Model Name: TheBloke/Llama-2-13B-Chat-fp16
The model occupies about 29 GB of memory on the graphics card. But that probably also means that the 30B model, when it is available, probably can’t be loaded without further ado.
If you want to calculate which model fits maximum in the memory of your graphics card then I would like to explain below how this calculation works on the example of a 70B model.
Number of parameters = 70.000.000.000
32 bit of information = 32 bit
1 byte = 8 bit
Calculation: (70.000.000 * 32) / 8 = 280.000.000 byte = 280 GB
With this we would need a video RAM of a size of 280GB GPU RAM to load the 70B model.

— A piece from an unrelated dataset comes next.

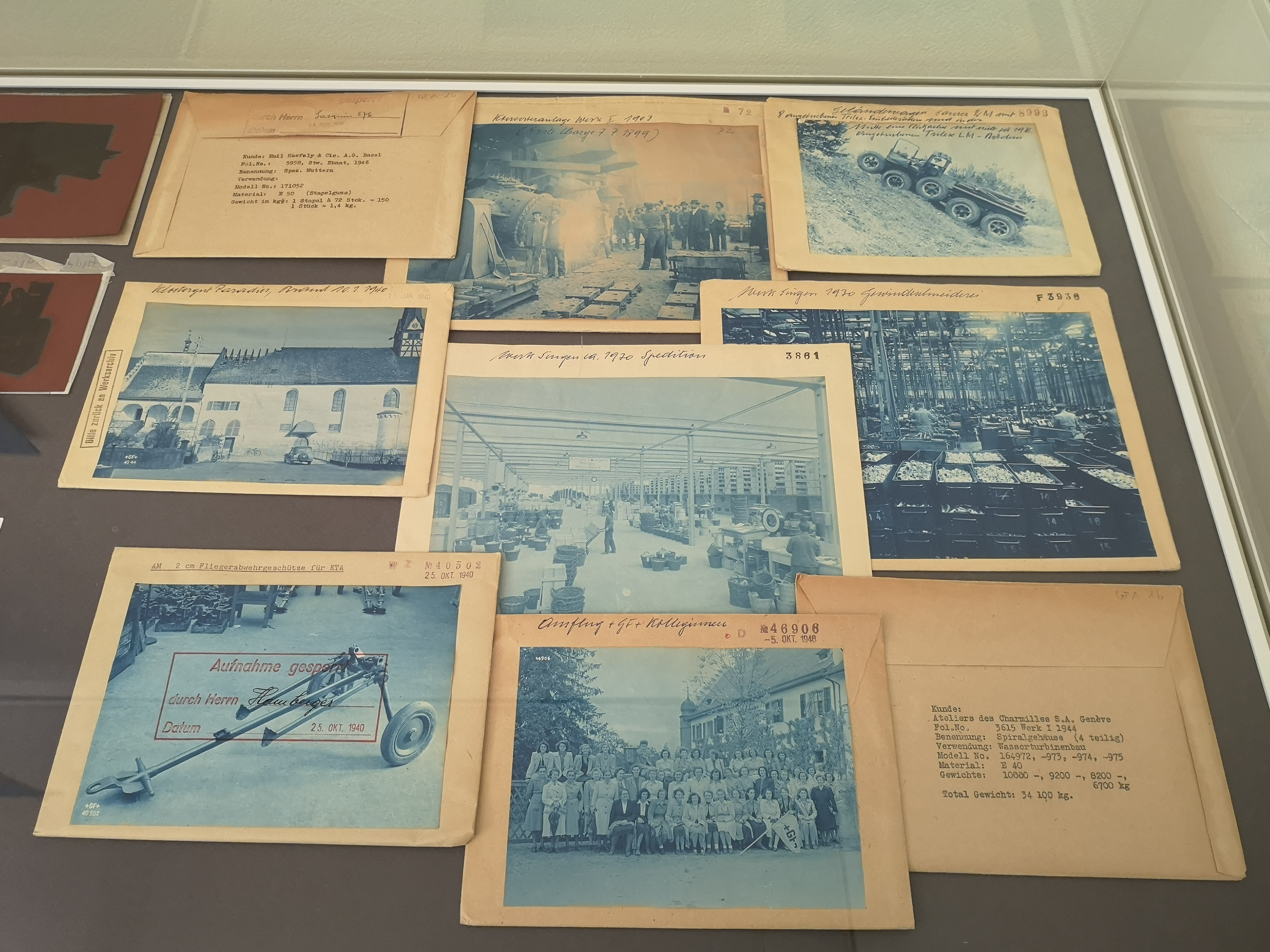 Archiv der Eisenbibliothek

If you don’t want to do the calculation yourself, you can use this parameter calculator to do it.
URL: https://kdcreer.com/parameter_calculator
I tried to load the 70B model partly into the video RAM of my graphics card and partly onto a fast M2 SSD but the response time of the network was unbearably slow for a human.
The significantly large model with TheBloke/Llama-2-70B-Chat-fp16 did not fit into the memory of my NVIDIA A6000 which is simply too small with 48GB RAM.

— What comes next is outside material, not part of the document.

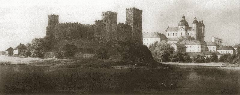 Луцьк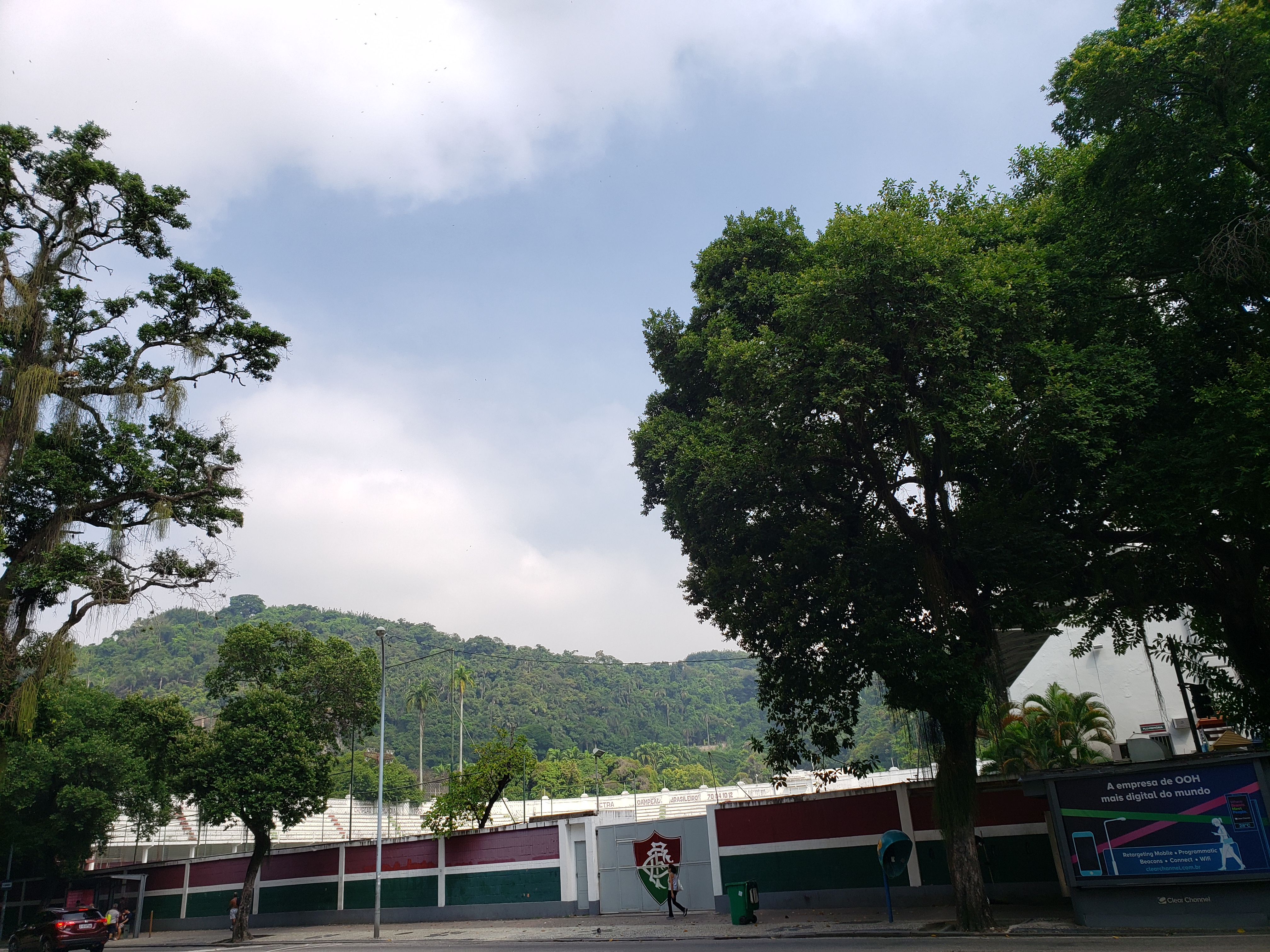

Model name: TheBloke/Llama-2-70B-Chat-fp16
Starting the web interface – extended call
If you want oobabooga to start automatically and start with some preset parameters like the model to load then the command looks like this. How to start the whole thing as a cron job I have explained on my blog here a few times and here you can find an explanation that you can use from the principle.
Command: python server.py --chat --multi-user --share --model TheBloke_Llama-2-13B-Chat-fp16 --gradio-auth <User-Name>:<Password>
Video
I also recorded a small video that shows how fast the model responds on my computer. I found it very impressive and was thrilled.
Update the installation
If you want to update your installation of oobabooga you have to execute the following commands.
Command: conda activate Llama_2_textgen
Command: cd text-generation-webui
Command: pip install -r requirements.txt --upgrade
Summary
I thought that it is more difficult to get Llama 2 running locally on my computer. But the oobabooga framework does a lot of work for me. I had some difficulties to get the framework installed. But in the end it all worked out and now it runs just great and I can test the model a bit and think about what I could use it for. On the whole I am very satisfied and will go deeper into the topic of large language models.